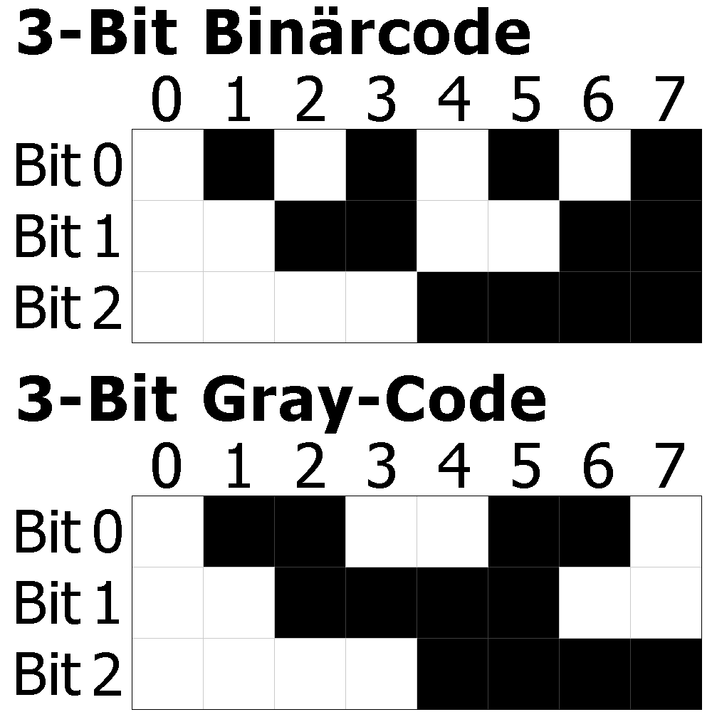 Vergleich eines 3-Bit Binärcodes mit dem entsprechenden Gray-Code, bei dem sich jeweils nur 1 Bit ändert.
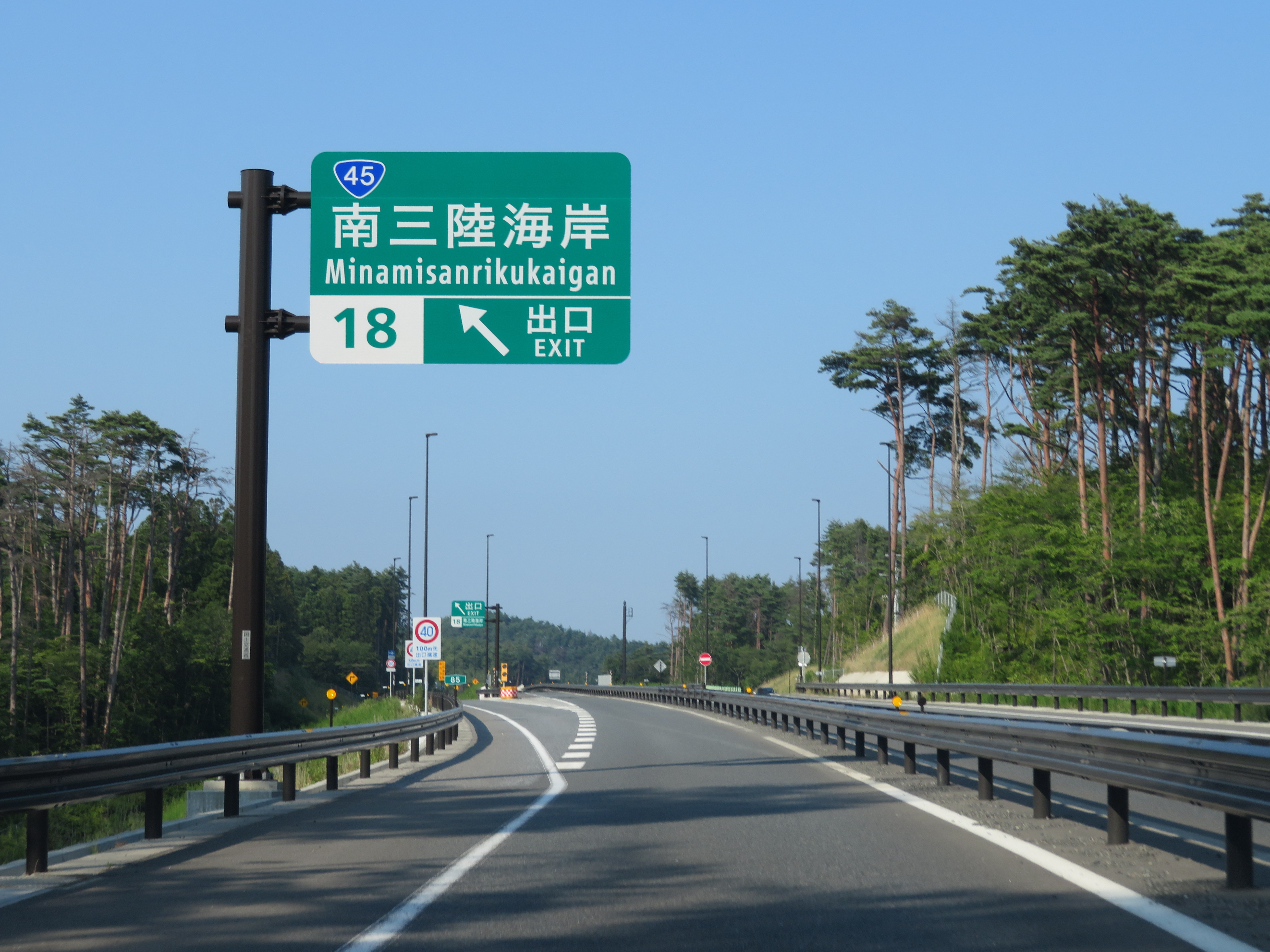 三陸自動車道南三陸海岸IC出口付近（志津川IC方面側から撮影）
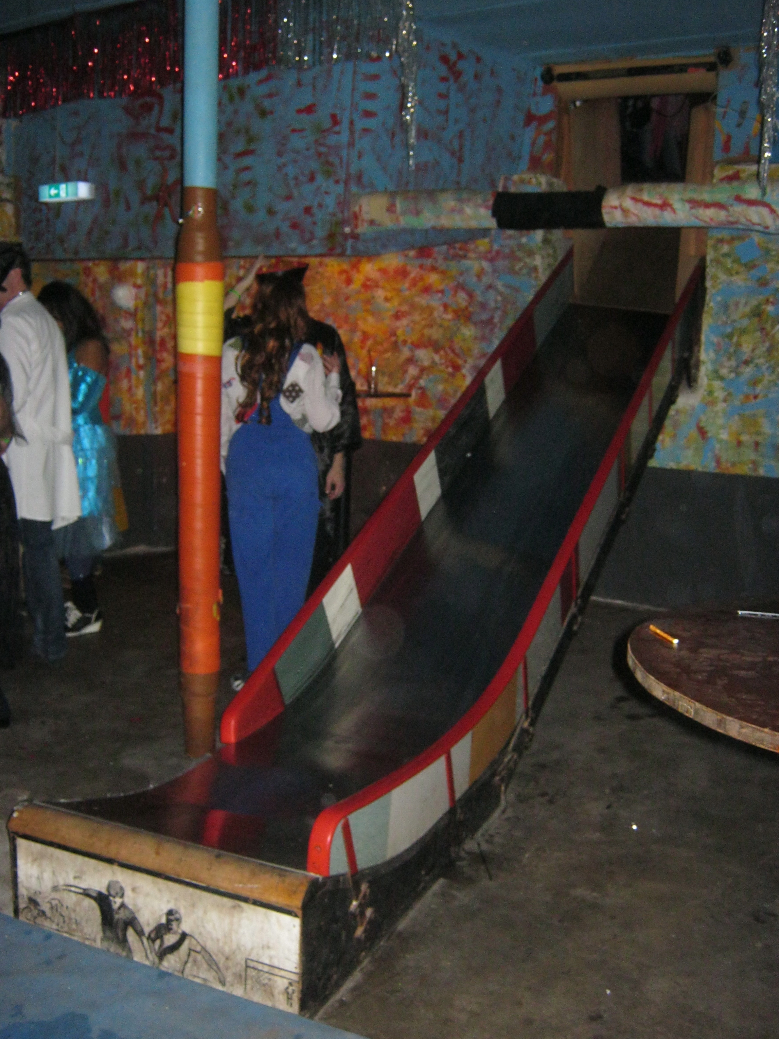 Rutsche in die Kellerbar des Graf-Ulrich-Baus in Grafenau-Döffingen - Google Maps - Google Earth
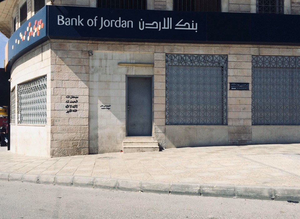 صورة لأحد فروع بنك الأردن في العاصمة عمان
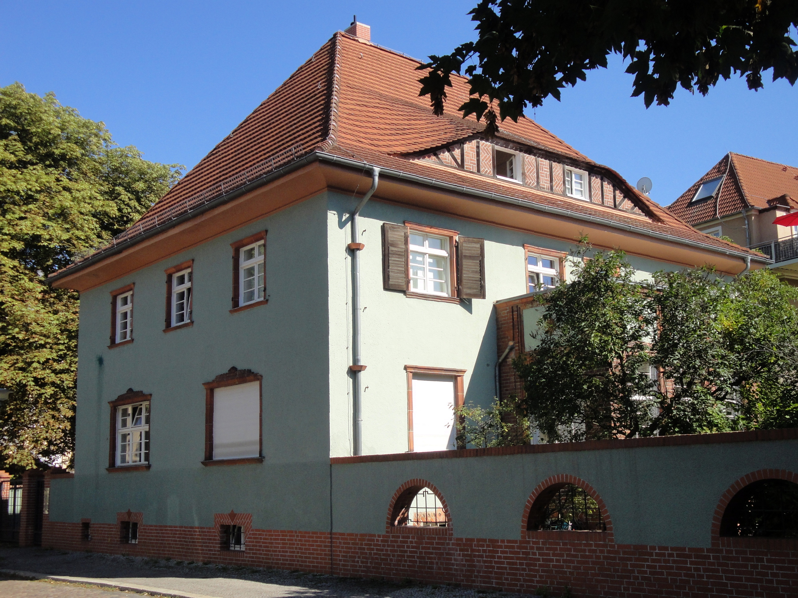 Corpshaus Corps Borussia Halle in Halle (Saale)
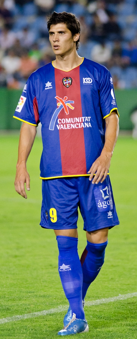 El jugador granota Rafa Jordà
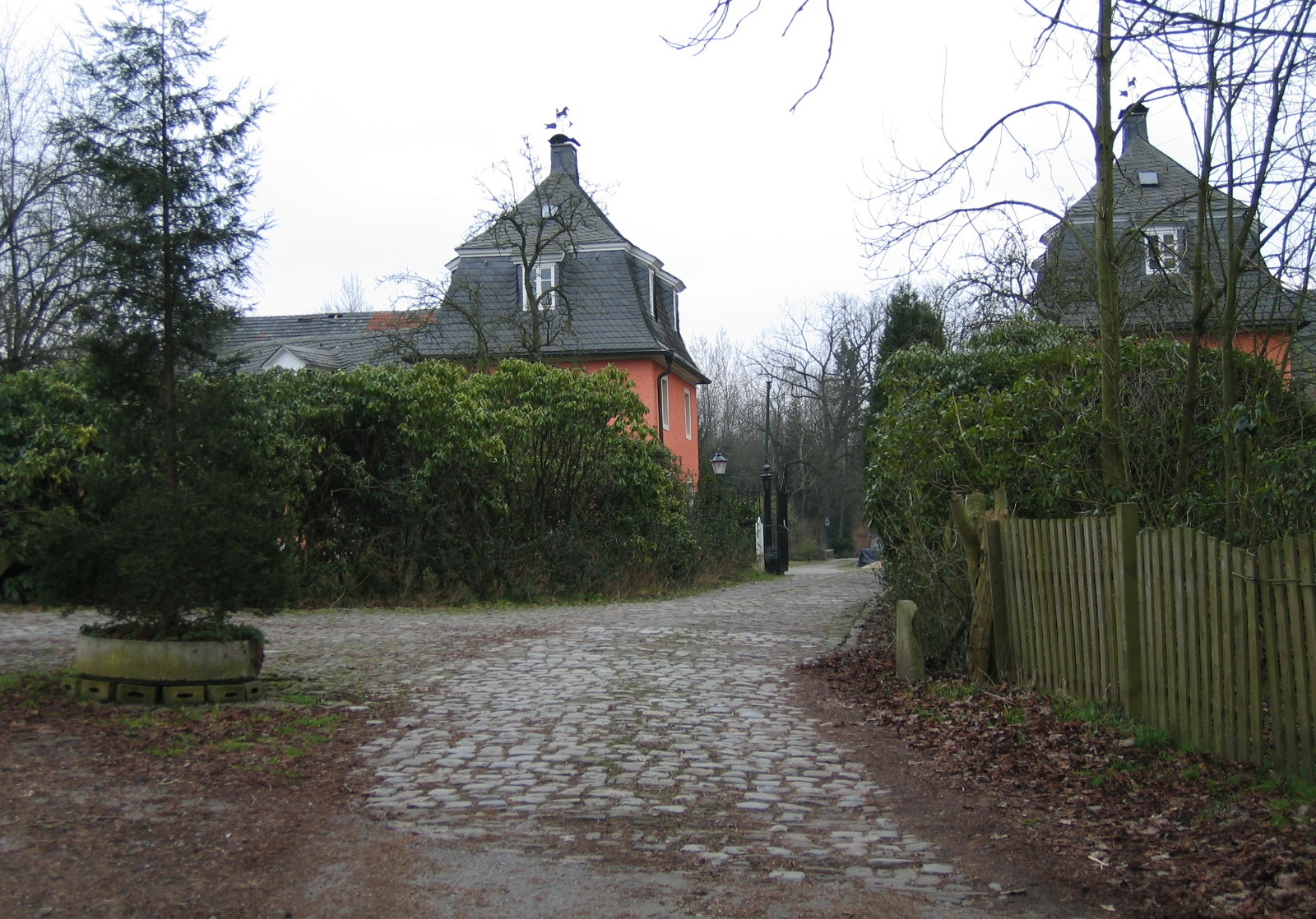 Restaurierter Eingangsbereich Haus Füchten (Privatbesitz) im Ortsteil Hünningen der Gemeinde Ense
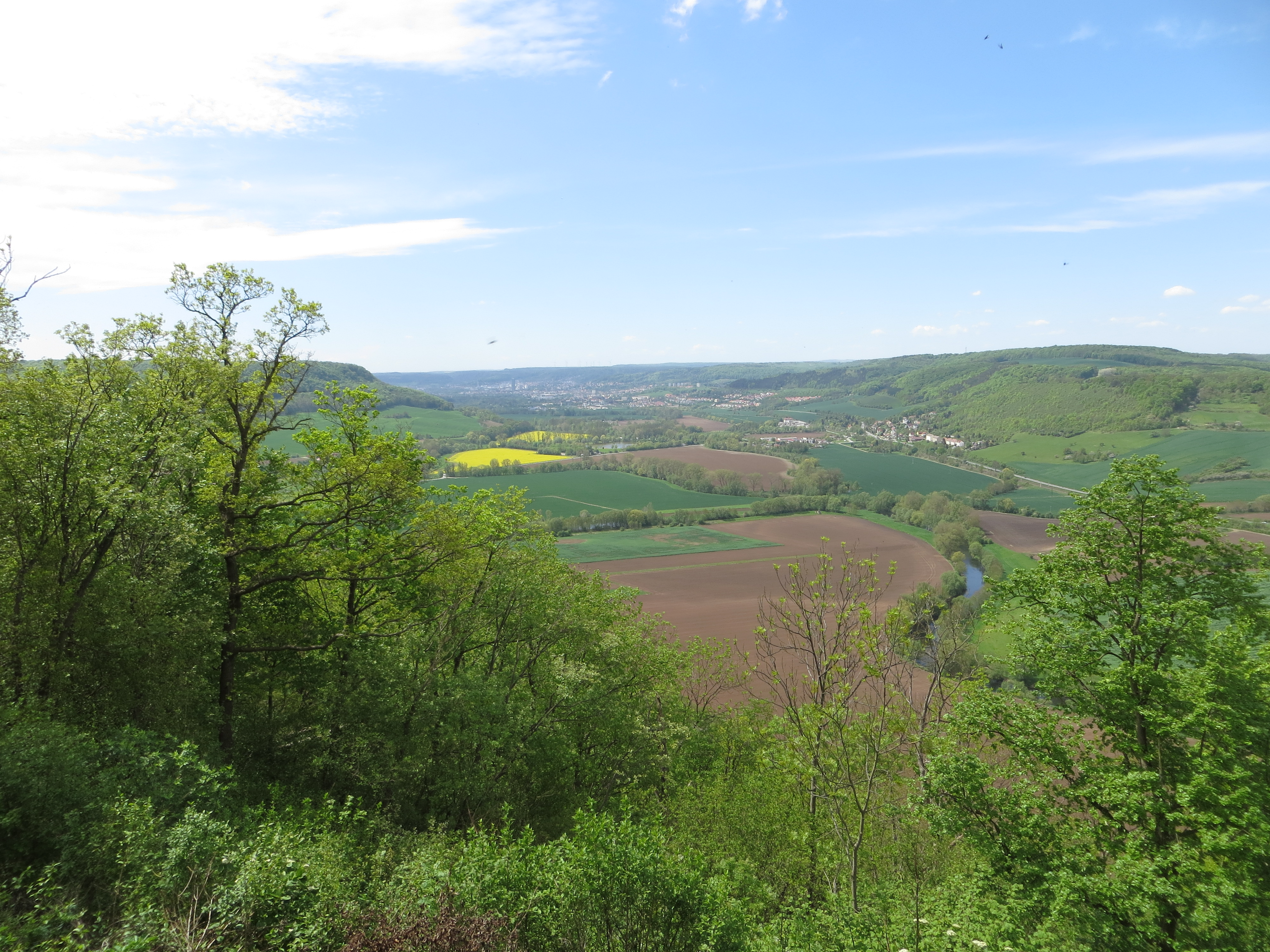 Blick vom Aussichtpunkt "Hohe Lehde" nach Jena; LSG: Mittleres Saaletal
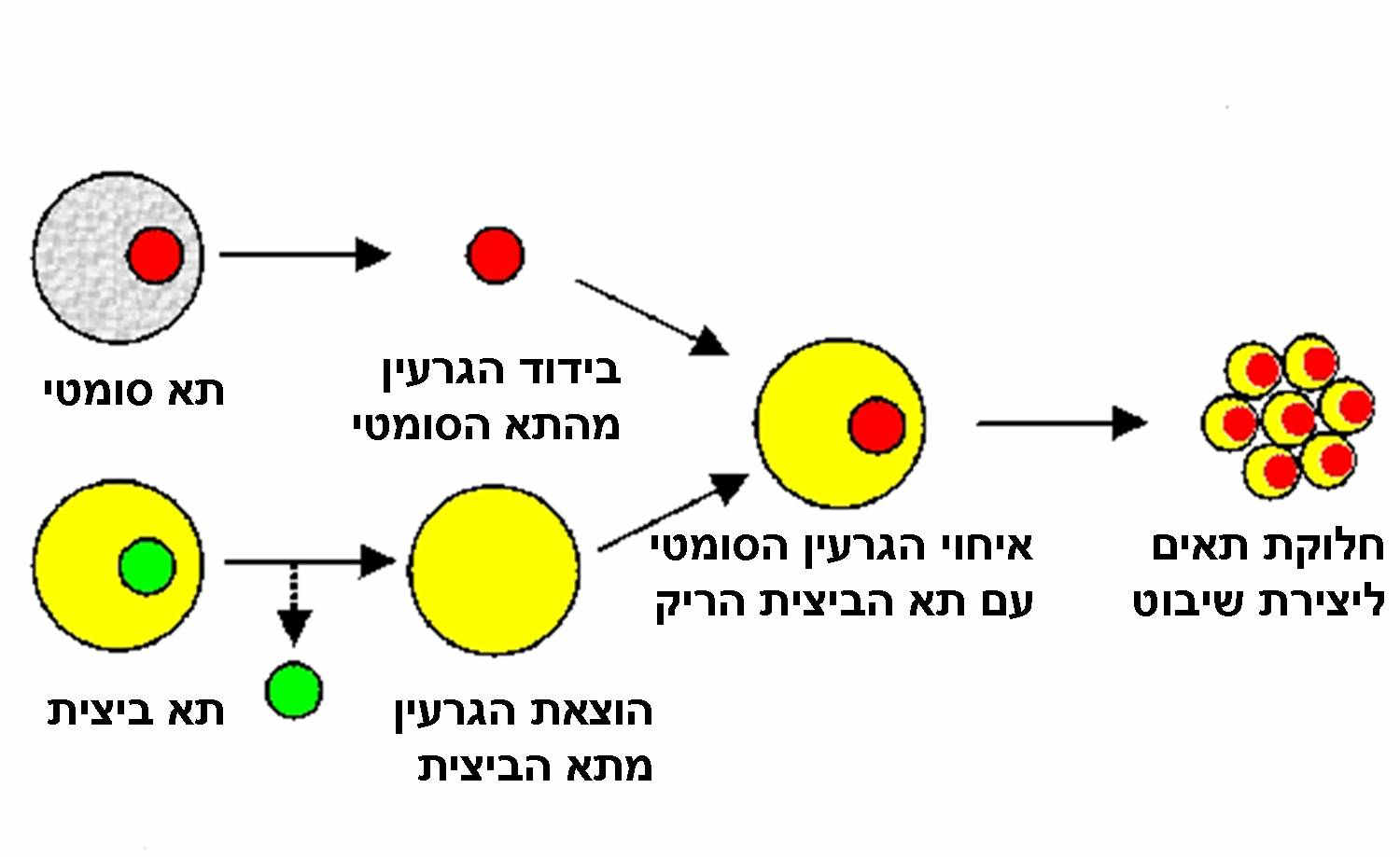 שיבוט
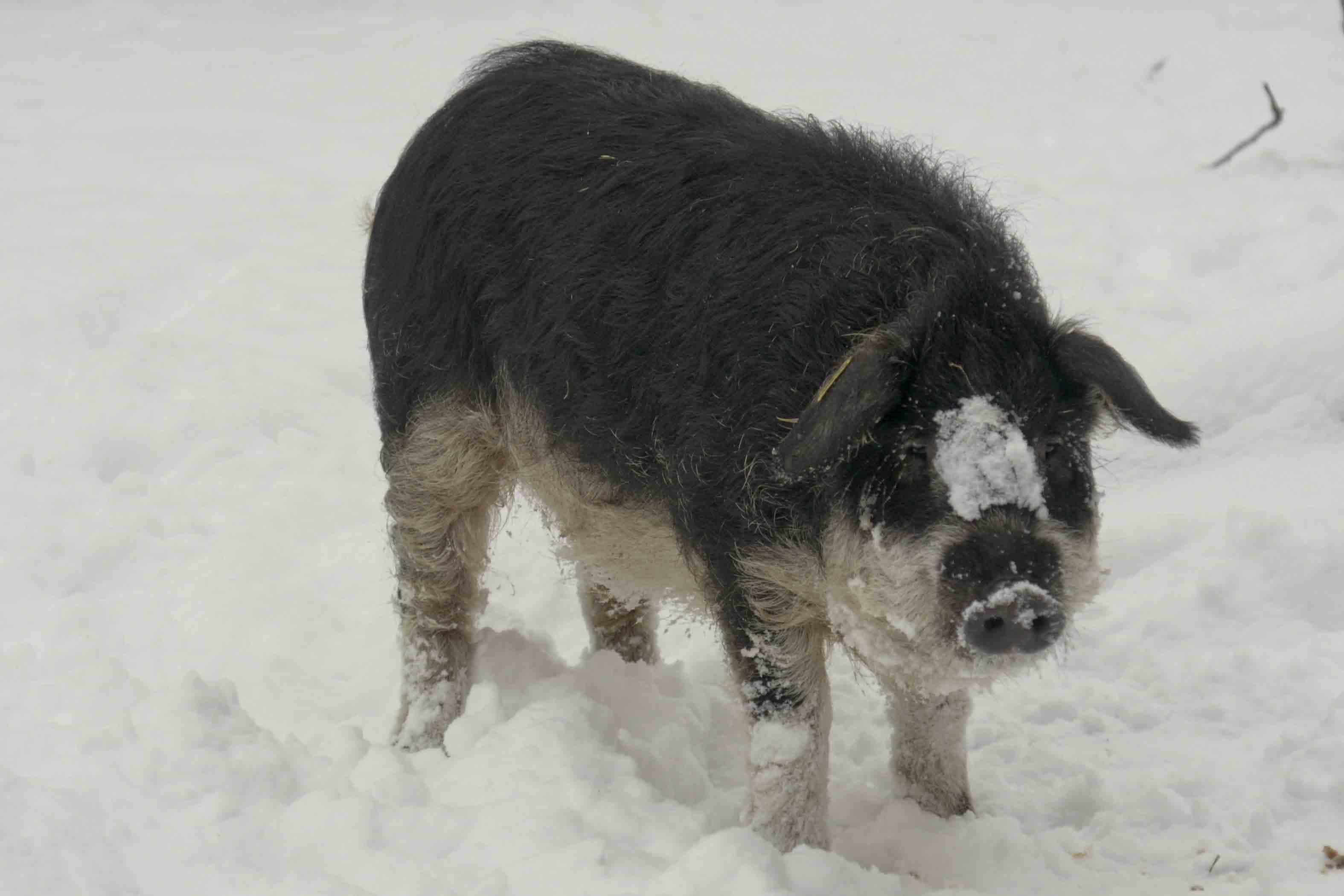 Mangalica, Wollschwein, Eber

→ Brief:
Taking each record in turn, retype it exactly and drop any picture.

→ Answer:
 Vergleich eines 3-Bit Binärcodes mit dem entsprechenden Gray-Code, bei dem sich jeweils nur 1 Bit ändert.
 三陸自動車道南三陸海岸IC出口付近（志津川IC方面側から撮影）
 Rutsche in die Kellerbar des Graf-Ulrich-Baus in Grafenau-Döffingen - Google Maps - Google Earth
 صورة لأحد فروع بنك الأردن في العاصمة عمان
 Corpshaus Corps Borussia Halle in Halle (Saale)
 El jugador granota Rafa Jordà
 Restaurierter Eingangsbereich Haus Füchten (Privatbesitz) im Ortsteil Hünningen der Gemeinde Ense
 Blick vom Aussichtpunkt "Hohe Lehde" nach Jena; LSG: Mittleres Saaletal
 שיבוט
 Mangalica, Wollschwein, Eber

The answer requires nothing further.